Exercise -
Only the pictures are to be left out; write out the rest of the data exactly.

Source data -
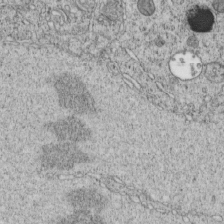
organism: C. elegans
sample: C. elegans embryo early stage
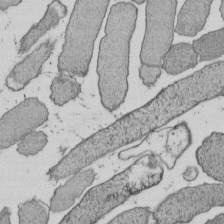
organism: E. coli
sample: Bacterial nucleoid
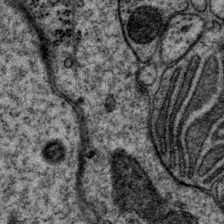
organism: P. pacificus
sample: Pharynx
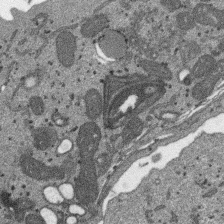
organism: Human
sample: Lung epithelial cells infected with SARS-CoV-2
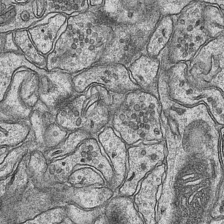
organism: Mouse
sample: CA1 Hippocampus
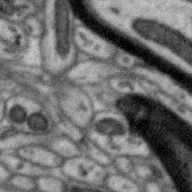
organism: Zebra finch
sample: Brain
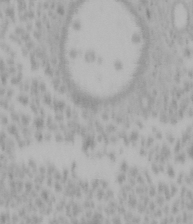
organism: Mouse
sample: OT-I killer T cells with ID8 ovarian cancer cells
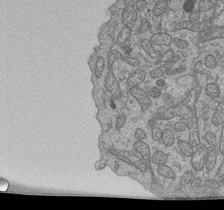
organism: Human
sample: Retinal organoid Rod and Cone cells
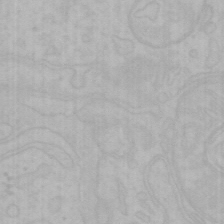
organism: Mouse
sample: Choroid plexus
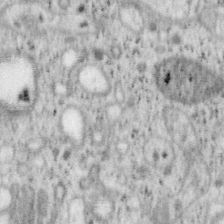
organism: Mouse
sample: OT-I killer T cells with ID8 ovarian cancer cells
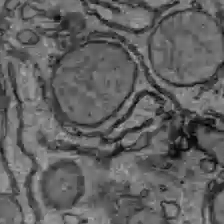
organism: C57BL Mouse
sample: Liver
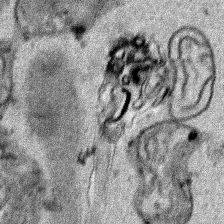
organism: Human
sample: Mitochondria in HCT116 cells
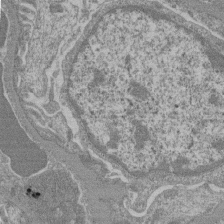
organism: Mouse
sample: Glomerulus
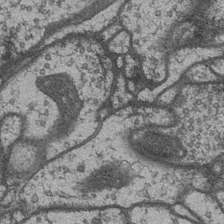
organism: Drosophila
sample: Optic medulla
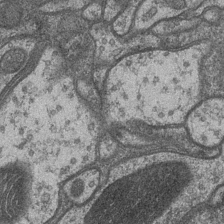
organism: Drosophila
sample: Optic medulla
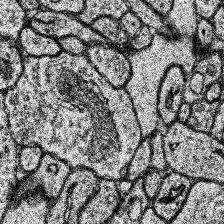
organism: Human
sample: Temporal Lobe
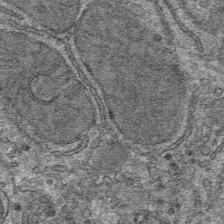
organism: Mouse
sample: Mouse hepatocytes
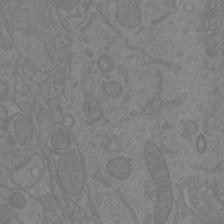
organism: Mouse
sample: Cortical neurons
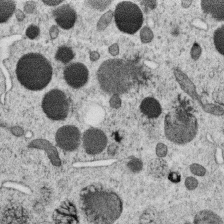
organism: C. elegans
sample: C. elegans oocyte; sperm cells
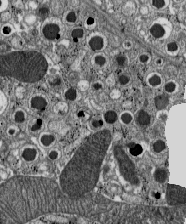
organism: C57BL Mouse
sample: Pancreatic islet
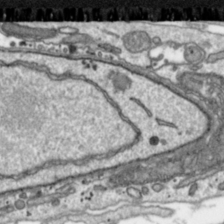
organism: Toxoplasma gondii
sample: Parasites in a vacuole inside a host cell
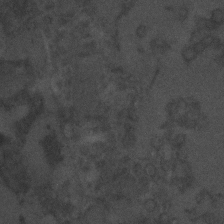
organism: C. elegans
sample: C. elegans embryo
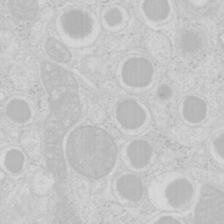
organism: Mouse
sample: Pancreas
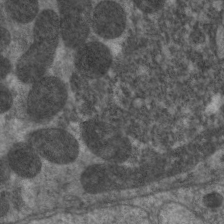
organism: C. elegans
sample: Pharynx
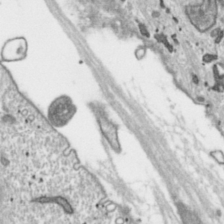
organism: Toxoplasma gondii
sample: Parasites in a vacuole inside a host cell
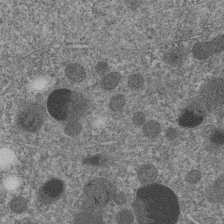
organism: C. elegans
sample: C. elegans embryo early stage
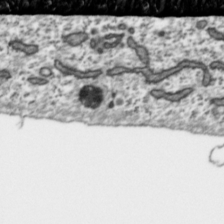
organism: Toxoplasma gondii
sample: Parasites in a vacuole inside a host cell
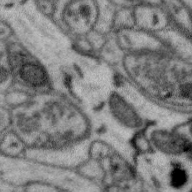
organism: Zebra finch
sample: Brain
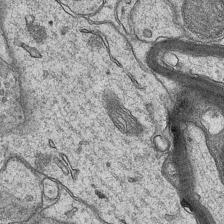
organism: Mouse
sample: CA1 Hippocampus
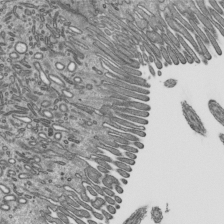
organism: Mouse
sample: Mouse epididymis efferent ductule cilia
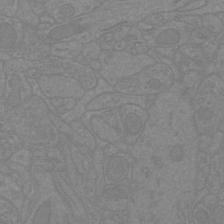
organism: Mouse
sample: Cortical neurons
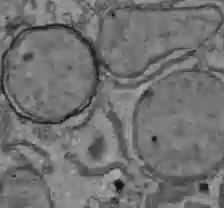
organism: C57BL Mouse
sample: Liver
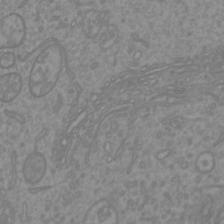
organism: Mouse
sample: Cortical neurons
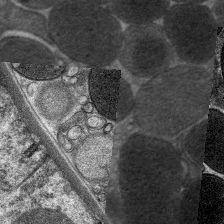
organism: C. elegans
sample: Pharynx
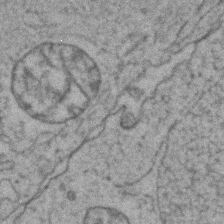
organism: Zebrafish
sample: Zebrafish embryo
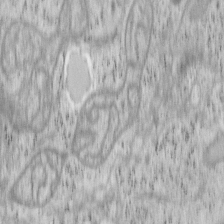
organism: Human
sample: HeLa cells
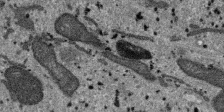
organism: Human
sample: Lung epithelial cells, uninfected (mock) control
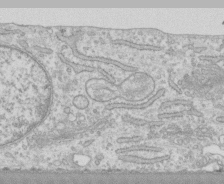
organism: Human
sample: CRL-1474
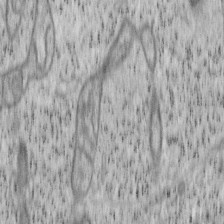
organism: Human
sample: HeLa cells
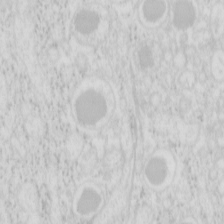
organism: Mouse
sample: Pancreas
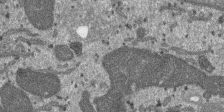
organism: Human
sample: Lung epithelial cells infected with SARS-CoV-2
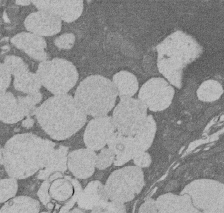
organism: Rat
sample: Salivary granule
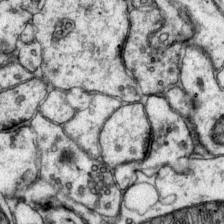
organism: Mouse
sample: Primary visual cortex
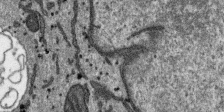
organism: Human
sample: Lung epithelial cells, uninfected (mock) control
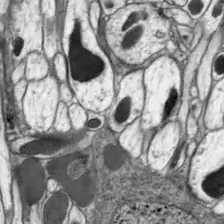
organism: Drosophila
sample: Optic lobe
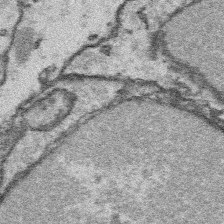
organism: Platynereis dumerilii
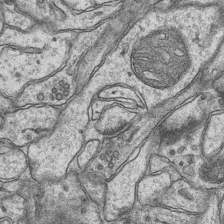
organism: Mouse
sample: CA1 Hippocampus
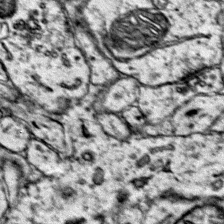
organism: Mouse
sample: Primary visual cortex
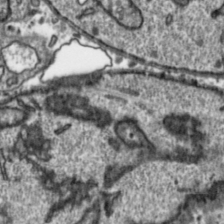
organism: Toxoplasma gondii
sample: Parasites in a vacuole inside a host cell
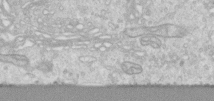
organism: Human
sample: Centriole in RPE cells
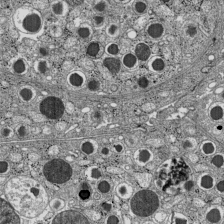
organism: C57BL Mouse
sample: Pancreatic islet
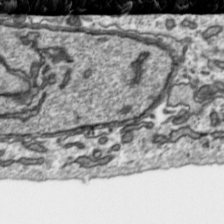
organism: Toxoplasma gondii
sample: Parasites in a vacuole inside a host cell
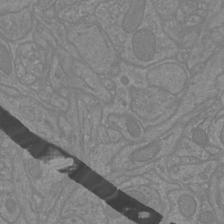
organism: Mouse
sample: Cortical neurons
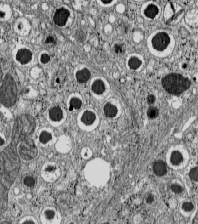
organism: C57BL Mouse
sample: Pancreatic islet
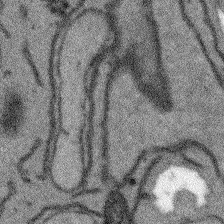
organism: Arabidopsis thaliana
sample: Root tip
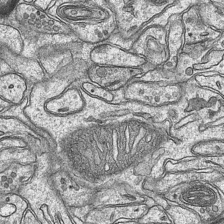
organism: Mouse
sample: CA1 Hippocampus
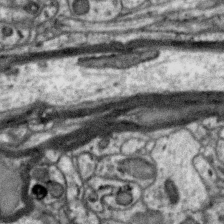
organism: Zebra finch
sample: Brain
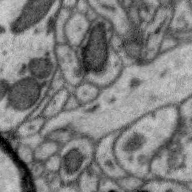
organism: Zebra finch
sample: Brain
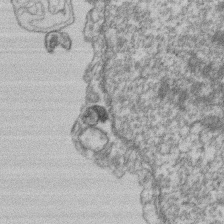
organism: Mouse
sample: T cell stromal cell synapse
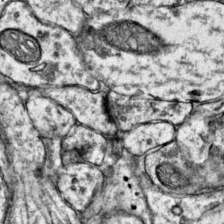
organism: Mouse
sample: Primary visual cortex
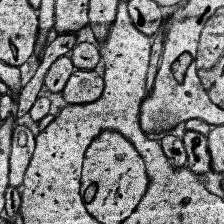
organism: Human
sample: Temporal Lobe
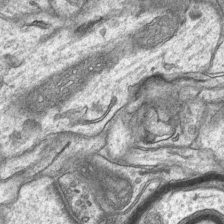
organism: Mouse
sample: CA1 Hippocampus
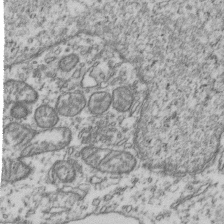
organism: Human
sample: Activated Jurkat CD4+ T cells
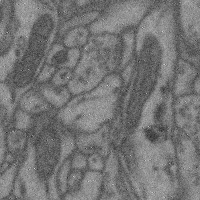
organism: Mouse
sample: Cerebral cortex
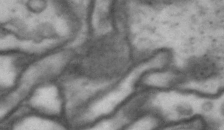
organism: Drosophila
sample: Brain
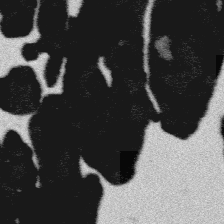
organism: Platynereis dumerilii
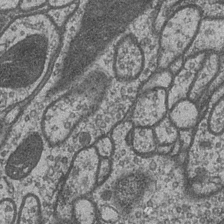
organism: Drosophila
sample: Optic medulla
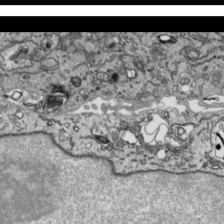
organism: Human
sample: Mitochondria in HCT116 cells
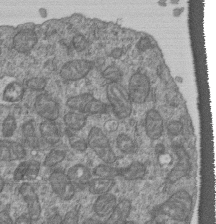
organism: Human
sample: Retinal organoid Rod and Cone cells

Result -
organism: C. elegans
sample: C. elegans embryo early stage
organism: E. coli
sample: Bacterial nucleoid
organism: P. pacificus
sample: Pharynx
organism: Human
sample: Lung epithelial cells infected with SARS-CoV-2
organism: Mouse
sample: CA1 Hippocampus
organism: Zebra finch
sample: Brain
organism: Mouse
sample: OT-I killer T cells with ID8 ovarian cancer cells
organism: Human
sample: Retinal organoid Rod and Cone cells
organism: Mouse
sample: Choroid plexus
organism: Mouse
sample: OT-I killer T cells with ID8 ovarian cancer cells
organism: C57BL Mouse
sample: Liver
organism: Human
sample: Mitochondria in HCT116 cells
organism: Mouse
sample: Glomerulus
organism: Drosophila
sample: Optic medulla
organism: Drosophila
sample: Optic medulla
organism: Human
sample: Temporal Lobe
organism: Mouse
sample: Mouse hepatocytes
organism: Mouse
sample: Cortical neurons
organism: C. elegans
sample: C. elegans oocyte; sperm cells
organism: C57BL Mouse
sample: Pancreatic islet
organism: Toxoplasma gondii
sample: Parasites in a vacuole inside a host cell
organism: C. elegans
sample: C. elegans embryo
organism: Mouse
sample: Pancreas
organism: C. elegans
sample: Pharynx
organism: Toxoplasma gondii
sample: Parasites in a vacuole inside a host cell
organism: C. elegans
sample: C. elegans embryo early stage
organism: Toxoplasma gondii
sample: Parasites in a vacuole inside a host cell
organism: Zebra finch
sample: Brain
organism: Mouse
sample: CA1 Hippocampus
organism: Mouse
sample: Mouse epididymis efferent ductule cilia
organism: Mouse
sample: Cortical neurons
organism: C57BL Mouse
sample: Liver
organism: Mouse
sample: Cortical neurons
organism: C. elegans
sample: Pharynx
organism: Zebrafish
sample: Zebrafish embryo
organism: Human
sample: HeLa cells
organism: Human
sample: Lung epithelial cells, uninfected (mock) control
organism: Human
sample: CRL-1474
organism: Human
sample: HeLa cells
organism: Mouse
sample: Pancreas
organism: Human
sample: Lung epithelial cells infected with SARS-CoV-2
organism: Rat
sample: Salivary granule
organism: Mouse
sample: Primary visual cortex
organism: Human
sample: Lung epithelial cells, uninfected (mock) control
organism: Drosophila
sample: Optic lobe
organism: Platynereis dumerilii
organism: Mouse
sample: CA1 Hippocampus
organism: Mouse
sample: Primary visual cortex
organism: Toxoplasma gondii
sample: Parasites in a vacuole inside a host cell
organism: Human
sample: Centriole in RPE cells
organism: C57BL Mouse
sample: Pancreatic islet
organism: Toxoplasma gondii
sample: Parasites in a vacuole inside a host cell
organism: Mouse
sample: Cortical neurons
organism: C57BL Mouse
sample: Pancreatic islet
organism: Arabidopsis thaliana
sample: Root tip
organism: Mouse
sample: CA1 Hippocampus
organism: Zebra finch
sample: Brain
organism: Zebra finch
sample: Brain
organism: Mouse
sample: T cell stromal cell synapse
organism: Mouse
sample: Primary visual cortex
organism: Human
sample: Temporal Lobe
organism: Mouse
sample: CA1 Hippocampus
organism: Human
sample: Activated Jurkat CD4+ T cells
organism: Mouse
sample: Cerebral cortex
organism: Drosophila
sample: Brain
organism: Platynereis dumerilii
organism: Drosophila
sample: Optic medulla
organism: Human
sample: Mitochondria in HCT116 cells
organism: Human
sample: Retinal organoid Rod and Cone cells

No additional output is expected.